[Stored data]
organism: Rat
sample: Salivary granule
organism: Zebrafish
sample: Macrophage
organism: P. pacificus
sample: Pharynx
---
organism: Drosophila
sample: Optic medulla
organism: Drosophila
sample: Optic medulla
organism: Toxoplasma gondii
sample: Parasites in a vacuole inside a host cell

WORK TASK – How many of the lines above contain the word "sample"? Give the number alone.

THE COMPLETED TASK – 6